You’re watching FreeSchool! Pluto, the ninth-largest body orbiting the
Sun, has been a matter of contention in recent years. Originally considered a planet following
its discovery in 1930, Pluto was regarded as the ninth planet in the solar system for
more than 75 years. In 2006, following the discovery of several other small planet-like
objects similar to Pluto, astronomers were forced to decide what makes a planet a planet,
instead of something else. According to the rules agreed upon by the International Astronomical
Union, Pluto was not really a planet, and on September 13, 2006, it was reclassified,
along with the other similar small bodies, as a ‘dwarf planet.’ Pluto is small – with a diameter of only two-thirds
that of Earth’s moon – and is made of rocky ice. Astronomers believe that it is about
two-thirds rock and one-third water ice. Even though Pluto is small, this much ice represents
more than three times the amount of water in all of Earth’s oceans combined. Pluto is
the largest dwarf planet in the solar system, but not the most massive: that title belongs
to Eris. Unlike the gas giants of the outer solar system, Pluto has no rings, but it does
have a thin atmosphere made mostly of nitrogen, with small amounts of methane and carbon monoxide. Pluto is 3.7 billion miles or 5.9 billion
kilometers away from the sun, with an orbit that takes 248 years to complete. Its orbit
is highly elliptical. Because of this, Pluto crosses inside of Neptune’s orbit for 20 years
of each 248-year orbit. Between 1979 and 1999, Pluto was actually closer to the Sun than
Neptune, something that won’t happen again for more than 200 years. Because Pluto is
so far from the Sun, it is a cold world. Temperatures there are about -390 F or -230 Celsius. Pluto
is also very dark: the amount of sunlight that reaches its surface is so little that
even on its brightest day, the sky would be in twilight. A day on Pluto lasts for about six and one-third
Earth days. Like Uranus, Pluto rotates on its side, something which results in extreme
seasonal changes with part of its surface in constant darkness and part of it in constant
daylight for decades. Pluto has five known moons, with the latest
moon discovered as recently as 2012. Its largest and closest moon, Charon, is so large compared
to Pluto that they actually orbit a point between each other, causing some astronomers
to call Pluto and Charon binary, or double, dwarf planets.

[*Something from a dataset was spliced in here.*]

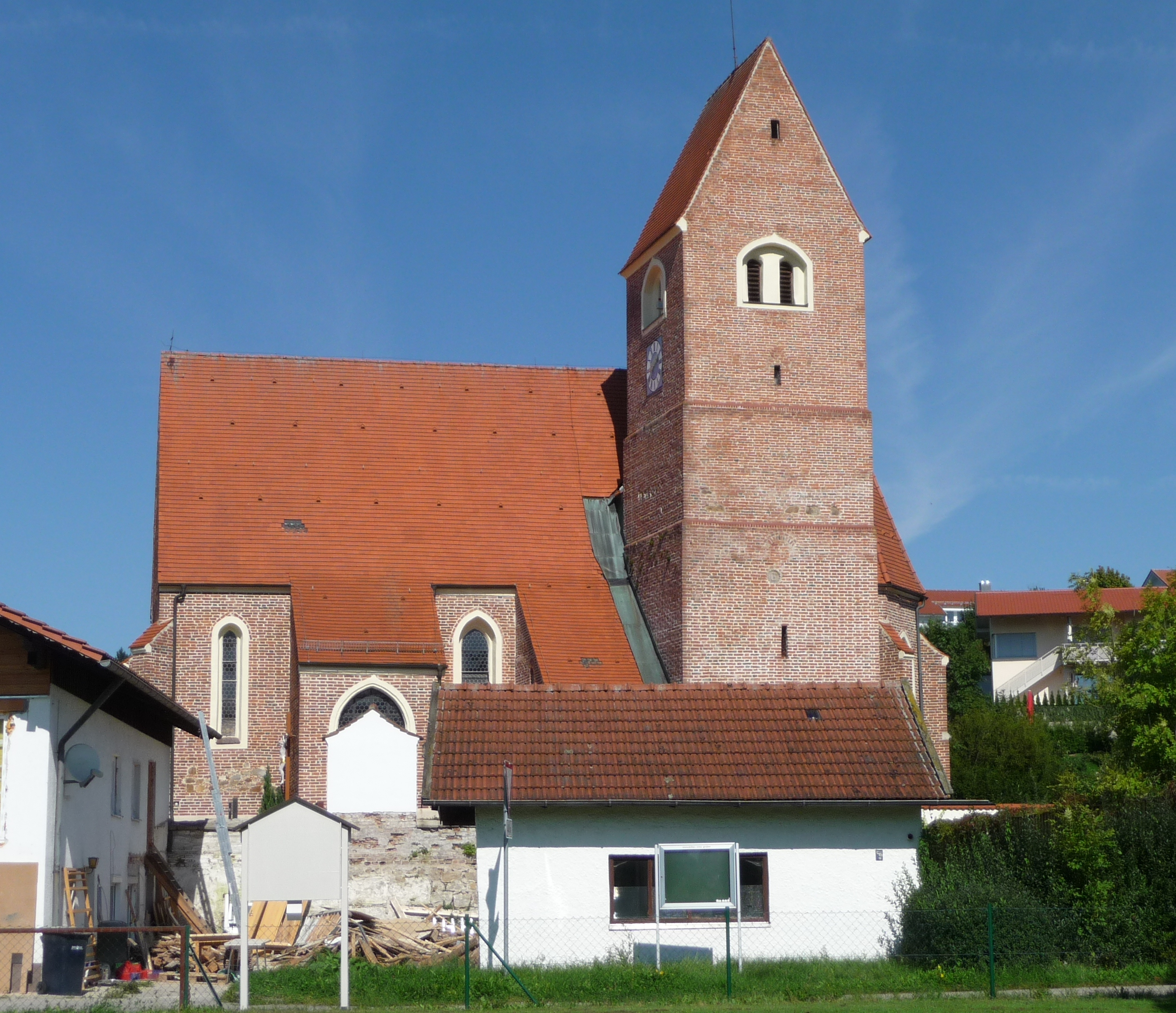 Die Pfarrkirche St. Andreas in Oberuttlau

Like Neptune, Pluto was initially discovered
through mathematical predictions rather than by observation. After Neptune was discovered
and studied, astronomers realized that there must be another planetary body out at the
edge of the solar system, and in 1906 Percival Lowell began an all-out search for a ninth
planet, called at the time ‘Planet X.’ Lowell died before the planet could be found, and
the search was interrupted for more than ten years. In 1929, young astronomer Clyde Tombaugh arrived
at Lowell’s observatory and was assigned to search through photographs of the night sky
to find anything that was shifting position. On February 18, 1930, after almost a year
of searching, Tombaugh found the elusive planet. The new planet was named Pluto after the Greek
god of the underworld, a name suggested by an eleven year old girl from England, Venetia
Burney. Beginning in 1992, many other objects were
found to be orbiting in the same area as Pluto. Currently more than 1,000 objects have been
discovered there, and scientists believe there may be as many as 100,000. This collection
of objects at the edge of the solar system is called the Kuiper Belt. It is similar to
the asteroid belt between Mars and Jupiter, but it is 20 times wider and perhaps as much
as 200 times more massive. As well, the Kuiper Belt is though to consist mainly of icy material,
whereas the asteroid belt is composed mostly of rock and metal. As more and more objects in the space surrounding
Pluto were discovered, astronomers began to question whether Pluto could truly be called
a planet. When Eris was discovered in 2005, it was briefly hailed as a tenth planet, but
it sparked a debate in the astronomical community about what makes a planet a planet. On August 24, 2006, the International Astronomical
Union declared that there are three conditions that must be met for an object in the Solar
System to be a planet. One, it must orbit around the Sun. Two, the object must be massive
enough for its own gravity to pull it into a spherical shape. And three, it must have
cleared the neighborhood around its orbit. Because of all the objects it shared its orbit
with, Pluto failed to meet the third condition, and along with Eris and other similar bodies,
was reclassified as a dwarf planet. There are currently five accepted dwarf planets
in the solar system, with hundreds more possible. Only one mission has traveled to Pluto, the
New Horizons space probe. It was launched on January 19, 2006, while Pluto was still
considered the ninth planet. The three billion mile journey took eight years, and it arrived
in Pluto’s system in July of 2015. New Horizons learned a great deal about Pluto’s atmosphere
and geography, as well as collecting information on Charon and Pluto’s smaller moons. The mission
uncovered many surprises about the dwarf planet, including strange formations that some are
calling ‘ice volcanoes’ on its surface. Dark, cold, and tiny, Pluto is still a source
of fascinating new discoveries for astronomers. I hope you enjoyed learning about Pluto, the
king of the Kuiper Belt. Goodbye till next time!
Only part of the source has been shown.